[189] 1 Über den Herrn der gelben Erde vgl. Anm. zu I, 1.
Das Reich der Hua Sü: Hua Sü ist die sagenhafte Mutter des sagenhaften Fu Hi (brütender Atem). Sie soll den Sohn durch Inspiration des Himmels empfangen und nach zwölfjähriger Schwangerschaft geboren haben. Nach anderer Version ist Hua Sü der Geburtsort Fu His. Fu Hi, der erste Mensch, wird als Begründer der primitiven Kultur geschildert. Bei ihm sind schon in seinem Namen, der auch als »Wind« oder der »große Himmelsherr« angegeben wird, die Attribute der Gottheit deutlich. An die Odinsage erinnert, daß er die Menschen die Schrift vermittelst geknoteter Stricke (vgl. Runen) gelehrt hat.
2 Die verschiedenen Gu Schä Berge, die der Sage nach im Norden der Welt liegen auf einer Insel im »Meerfluß« (Okeanos), erinnern stark an den »Götterberg im Norden« der westlichen Mythologie. Es würde sich verlohnen, den mythologischen Zusammenhängen, die gerade in den Parabeln des Liä Dsï sehr oft zutage treten, näher nachzugehen.
[189] 3 Der alte Schang (Lau Schang) und Be Gau sind wohl identisch mit Hu Kiu Dsï Lin und Be Hun Wu Jen. Vgl. Anm. zu I, 1. Die Stelle ist wiederholt IV, 6.
Bei Dschuang Dsï I, 3 findet sich Liä Dsï erwähnt als einer, der auf dem Winde fahren konnte. Im heutigen Taoismus wird er als »der auf dem Wind fahrende, wahre Mensch« verehrt.
4 Guan Yin heißt eigentlich Yin Hi. Er war der Grenzwart des Passes Han Gu Guan (Guan = Paß). Er ist derselbe, der der Sage nach den Laotse beherbergte, ehe er sich nach Westen wandte, und der ihn zur Niederschrift des Taoteking veranlaßt haben soll. Es existiert eine Schrift von 9 Kapiteln unter seinem Namen, die aber zweifellos späteren Ursprungs ist. Bei Liä Dsï wird er häufiger erwähnt (vgl. III, 3; IV, 15; VI, 7; VII, 11; VIII, 1. 3), ferner Dschuang Dsï XIX, 2, wo sich der hier gegebene Passus mit verschiedenen Abweichungen im Text findet.

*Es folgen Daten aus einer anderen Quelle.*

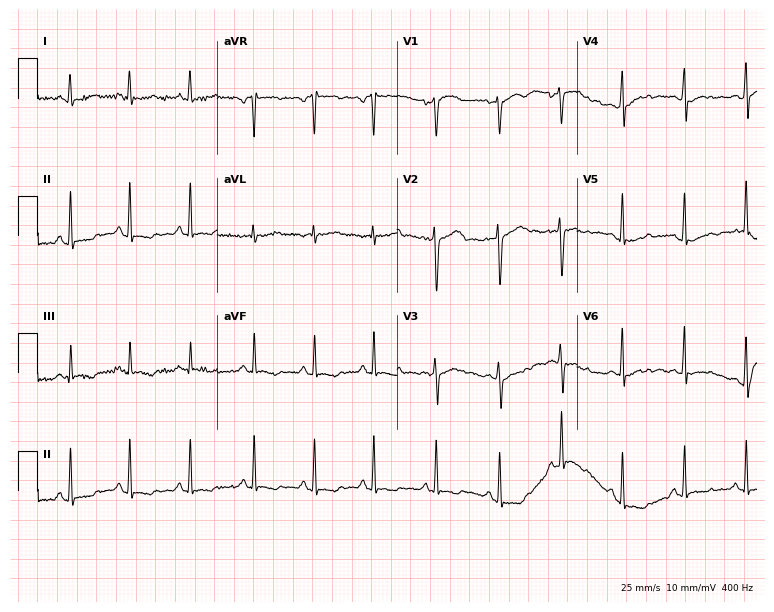
ECG (7.3-second recording at 400 Hz) — a 21-year-old female. Screened for six findings — first-degree AV block, right bundle branch block (RBBB), left bundle branch block (LBBB), sinus bradycardia, atrial fibrillation (AF), sinus tachycardia — none is recorded. Only these six findings were labelled.

5 Zu Be Hun Wu Jen vgl. Anm. zu I, 1. Die Geschichte findet sich auch Dschuang Dsï XXI, 9.
6 Die Geschichte, deren Moral von Kung Dsï dem Jünger Dsai Wo noch ausdrücklich auseinandergesetzt wird, spricht für sich selbst. Dschung Ni ist bekanntlich die literarische Bezeichnung Kungs.
»Ohne sich im mindesten zu brennen«, wörtlich: die Asche zerstreute sich nicht, der Körper wurde nicht geröstet.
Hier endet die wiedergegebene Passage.